Required action — In the entries, find all lines that hold the word "outlined" and copy them.
**** Recorded data ****
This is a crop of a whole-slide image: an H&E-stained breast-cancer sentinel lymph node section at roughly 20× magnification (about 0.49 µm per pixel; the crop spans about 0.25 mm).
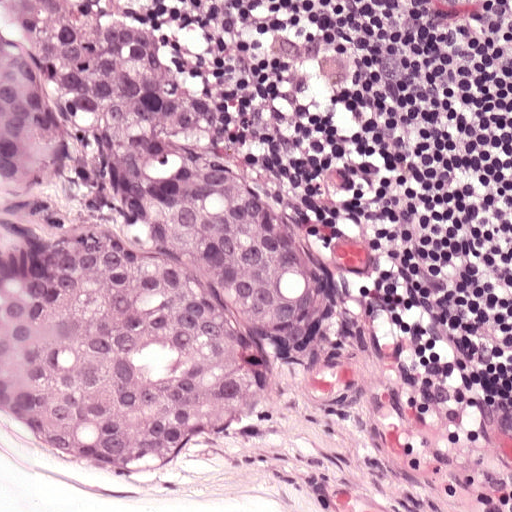
Metastatic tumour outline, simplified to 20 points and listed clockwise in crop pixels (x, y): (0, 0), (112, 0), (163, 49), (206, 144), (294, 198), (325, 238), (338, 286), (321, 334), (273, 352), (263, 400), (234, 444), (136, 470), (0, 433), (0, 269), (86, 240), (147, 234), (96, 154), (34, 98), (48, 179), (0, 182).
About 40% of this field is tumour.
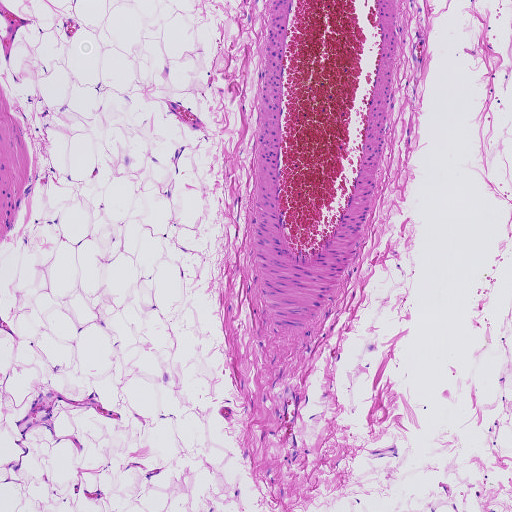
Lymph node section stained with H&E, from a whole-slide image of a breast-cancer sentinel node. Magnification about 5×, about 0.93 mm across the frame, about 1.8 µm per pixel.
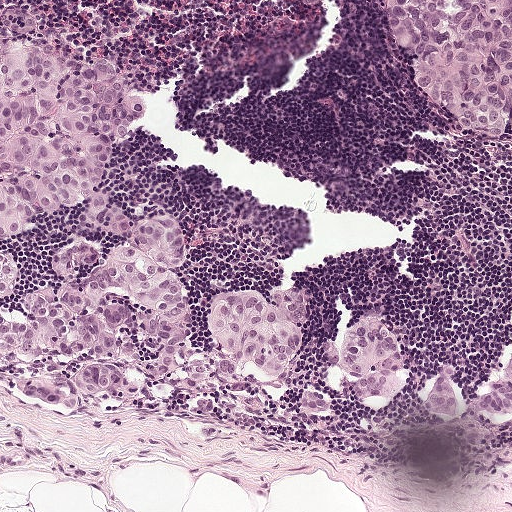
A 0.5-mm field of an H&E-stained sentinel lymph node from a breast-cancer patient (whole-slide image), shown at about 10×, about 0.97 µm per pixel.
The eight largest tumour regions' boundaries, simplified and listed clockwise, largest first: region 1: (160, 213), (187, 244), (176, 273), (194, 343), (224, 350), (212, 311), (222, 288), (290, 288), (304, 308), (302, 362), (266, 378), (244, 361), (244, 392), (180, 394), (152, 373), (142, 360), (152, 346), (135, 330), (145, 308), (130, 295), (84, 313), (126, 310), (136, 363), (1, 361), (0, 250), (25, 280), (4, 303), (10, 320), (22, 321), (30, 294), (60, 284), (48, 268), (58, 251), (90, 244), (104, 263); region 2: (53, 28), (134, 76), (145, 100), (142, 120), (118, 145), (105, 178), (109, 195), (132, 218), (133, 230), (109, 234), (93, 228), (86, 200), (30, 228), (0, 234), (0, 33), (26, 42); region 3: (511, 0), (511, 147), (475, 136), (437, 110), (420, 76), (398, 51), (384, 1); region 4: (371, 316), (390, 324), (396, 331), (399, 350), (399, 389), (370, 399), (352, 392), (351, 384), (362, 378), (328, 365), (321, 350), (328, 336), (344, 340), (348, 337), (352, 322); region 5: (60, 371), (68, 373), (72, 381), (70, 385), (64, 388), (64, 392), (76, 394), (78, 398), (78, 406), (66, 410), (59, 404), (39, 398), (30, 398), (26, 396), (22, 391), (25, 381), (40, 374); region 6: (89, 364), (116, 364), (122, 368), (126, 377), (126, 384), (117, 391), (115, 396), (110, 396), (106, 392), (90, 393), (76, 383), (76, 378), (82, 374); region 7: (511, 360), (511, 415), (492, 418), (475, 410), (476, 402), (480, 401), (480, 398), (494, 388), (499, 376); region 8: (442, 365), (455, 365), (458, 367), (452, 382), (452, 394), (456, 405), (455, 415), (432, 414), (421, 409), (420, 406), (435, 388).
One more, smaller tumour region is not outlined.
One more small tumour piece is annotated here but not outlined.
The annotated tumour makes up about 30% of the crop.
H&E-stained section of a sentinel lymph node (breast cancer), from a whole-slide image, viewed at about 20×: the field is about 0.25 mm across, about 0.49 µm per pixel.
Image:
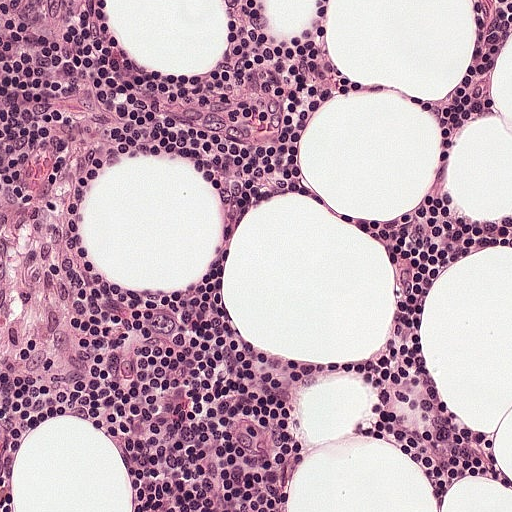
Question:
Does this lymph node field contain metastatic tumour?
Answer:
No. No metastatic tumour is outlined in this field.
****
Reply —
One more, smaller tumour region is not outlined.
One more small tumour piece is annotated here but not outlined.
No. No metastatic tumour is outlined in this field.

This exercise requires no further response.